Lettre ouverte

Pour un financement cohérent et une reconnaissance de la réduction des méfaits à la suite de la motion du 4 décembre 2024 contre le P.I.a.M.P.​

 

Monsieur le Premier ministre,
Mesdames et Messieurs les parlementaires,

 

Le Regroupement des organismes communautaires québécois pour le travail de rue (ROCQTR), souhaite réagir au nom de nos membres, en solidarité avec celles et ceux qui œuvrent auprès des populations les plus vulnérables, marginalisées ou à risque de l’être. Nous souhaitons exprimer notre vive réaction, notre profonde inquiétude et dénoncer la récente motion demandant au gouvernement de « cesser tout financement public » à certains organismes communautaires, visant particulièrement le Programme d’intervention auprès des mineur·e·s prostitué·e·s (P.I.a.M.P.). Nous souhaitons également mentionner notre soutien à cet organisme essentiel.

 

Cette décision illustre une incohérence systémique préoccupante. En agissant ainsi, vous ignorez vos propres structures administratives et les principes fondamentaux qui régissent la séparation entre la gouvernance et l’administration de l’État.
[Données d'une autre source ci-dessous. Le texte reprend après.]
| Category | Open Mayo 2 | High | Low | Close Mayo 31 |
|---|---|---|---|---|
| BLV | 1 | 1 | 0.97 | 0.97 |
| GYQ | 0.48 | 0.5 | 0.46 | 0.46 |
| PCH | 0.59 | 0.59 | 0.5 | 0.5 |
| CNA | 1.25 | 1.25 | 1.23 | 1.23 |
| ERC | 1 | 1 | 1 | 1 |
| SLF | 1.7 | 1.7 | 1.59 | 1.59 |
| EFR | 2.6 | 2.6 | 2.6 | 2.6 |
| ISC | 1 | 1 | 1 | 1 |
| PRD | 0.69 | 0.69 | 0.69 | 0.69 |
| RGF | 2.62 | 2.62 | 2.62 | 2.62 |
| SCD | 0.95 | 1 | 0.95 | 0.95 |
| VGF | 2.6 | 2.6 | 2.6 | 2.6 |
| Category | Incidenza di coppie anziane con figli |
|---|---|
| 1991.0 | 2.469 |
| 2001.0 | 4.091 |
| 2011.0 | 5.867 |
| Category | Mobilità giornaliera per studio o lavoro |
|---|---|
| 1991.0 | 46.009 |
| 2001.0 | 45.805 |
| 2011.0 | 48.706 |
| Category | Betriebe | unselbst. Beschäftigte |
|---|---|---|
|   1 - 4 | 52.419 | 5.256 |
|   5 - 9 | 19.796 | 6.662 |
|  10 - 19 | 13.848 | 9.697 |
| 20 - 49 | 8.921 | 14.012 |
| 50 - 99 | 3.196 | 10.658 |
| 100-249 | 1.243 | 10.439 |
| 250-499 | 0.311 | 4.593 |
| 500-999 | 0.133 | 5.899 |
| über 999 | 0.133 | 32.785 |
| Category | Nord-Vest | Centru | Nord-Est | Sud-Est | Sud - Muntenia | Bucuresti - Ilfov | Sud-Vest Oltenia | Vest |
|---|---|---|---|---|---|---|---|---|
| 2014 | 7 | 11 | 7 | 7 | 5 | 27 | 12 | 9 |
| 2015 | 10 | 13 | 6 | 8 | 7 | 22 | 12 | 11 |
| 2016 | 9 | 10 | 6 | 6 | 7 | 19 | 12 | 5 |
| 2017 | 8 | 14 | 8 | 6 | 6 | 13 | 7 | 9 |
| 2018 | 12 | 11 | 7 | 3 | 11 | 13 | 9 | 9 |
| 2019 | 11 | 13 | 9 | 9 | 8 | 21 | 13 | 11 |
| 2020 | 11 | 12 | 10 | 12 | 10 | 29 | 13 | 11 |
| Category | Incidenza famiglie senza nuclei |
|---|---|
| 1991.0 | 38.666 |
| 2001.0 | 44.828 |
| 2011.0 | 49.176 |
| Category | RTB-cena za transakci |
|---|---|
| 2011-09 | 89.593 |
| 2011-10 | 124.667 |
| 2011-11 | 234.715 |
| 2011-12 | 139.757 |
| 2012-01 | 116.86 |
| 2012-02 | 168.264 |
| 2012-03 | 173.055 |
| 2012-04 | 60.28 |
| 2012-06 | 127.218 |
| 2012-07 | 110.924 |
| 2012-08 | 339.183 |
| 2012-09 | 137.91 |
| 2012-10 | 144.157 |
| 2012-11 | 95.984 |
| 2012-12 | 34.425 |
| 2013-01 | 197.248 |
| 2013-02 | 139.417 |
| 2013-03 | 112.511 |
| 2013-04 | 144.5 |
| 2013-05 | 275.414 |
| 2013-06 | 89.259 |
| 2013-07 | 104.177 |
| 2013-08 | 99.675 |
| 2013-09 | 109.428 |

Le P.I.a.M.P., comme tant d’autres initiatives de terrain, dont celles portées par nos membres, est conçu pour protéger les individus et réduire les méfaits, et non pour aggraver la vulnérabilité de celles et ceux qui en bénéficient ou pourraient en bénéficier.

 

La décision concernant le Programme de soutien aux organismes communautaires (PSOC) soulève aussi de vives préoccupations au sujet de la pérennité du financement pour mener à bien ces missions essentielles. La difficulté déjà présente à maintenir un financement cohérent et durable, maintenant combinée à cette possibilité de coupures sans préavis, précarise gravement les organismes dans leur capacité à mener à bien leur mission dans un cadre sécuritaire et efficace.

 

Les approches en réduction des méfaits sont multiples. Elles sont au cœur de la pratique du travail de rue, reconnue depuis plus de 40 ans.  Cette décision démontre une incompréhension manifeste de la réduction des méfaits, qui vise à reconnaître la dignité des individus, peu importe leur situation, et à minimiser les conséquences négatives associées à leurs réalités quant à plusieurs enjeux sociaux. Cette approche humaniste ne cherche pas à juger ou à contraindre, mais bien à créer des liens de confiance, à offrir des outils et des ressources pour protéger les personnes, et ultimement, à améliorer leurs conditions de vie. En remettant en question des services comme ceux du P.I.a.M.P., vous mettez en péril l’essence même de cette philosophie,dont l’efficacité a été maintes fois évaluée et reconnue.

 

Le rôle des organismes n’est pas de porter un jugement sur les actions ou les choix des personnes, mais bien de leur offrir un soutien à leur rythme et respectueux de leurs choix, dans un cadre sécuritaire. Or, en soumettant ces organismes à des jugements moraux ou des restrictions directement à l’Assemblée nationale, vous compromettez de front leur capacité d’agir ainsi que leur autonomie et démontrez une forte méconnaissance de la réalité du terrain.

 

Nous rappelons que ces décisions vont à l’encontre de vos propres structures et engagements. Ce manque de cohérence fragilise non seulement les bénéficiaires des services, mais également le dernier maillon du filet social, que représentent entre autres les Organismes communautaires en Travail de Rue (OCTR).

 

Les travailleuses et travailleurs de rue, ainsi que les organismes qui les soutiennent, agissent quotidiennement avec une approche douce, dans une réalité heurtante, utilisant la réduction des méfaits pour répondre aux besoins criants des communautés. Affaiblir ces initiatives, c’est fragiliser les personnes les plus vulnérables et nier leur droit à la dignité et à la sécurité.

 

Nous vous exhortons à revoir cette décision et à réaffirmer votre engagement envers les organismes communautaires, les principes de réduction des méfaits et le respect des structures administratives qui garantissent une réponse efficace et humaine aux besoins des populations marginalisées ou à risque de l’être.

 

Pour finir, nous réaffirmons notre soutien inconditionnel au P.I.a.M.P., qui ne fait PAS la promotion de l’exploitation sexuelle, mais qui tente plutôt d’en limiter les risques et les conséquences auprès des jeunes et moins jeunes. Nous signons leur lettre ouverte, et soutenons la lettre ouverte de la TRPOCB.

 

Respectueusement,
Le Regroupement des organismes communautaires québécois pour le travail de rue (ROCQTR)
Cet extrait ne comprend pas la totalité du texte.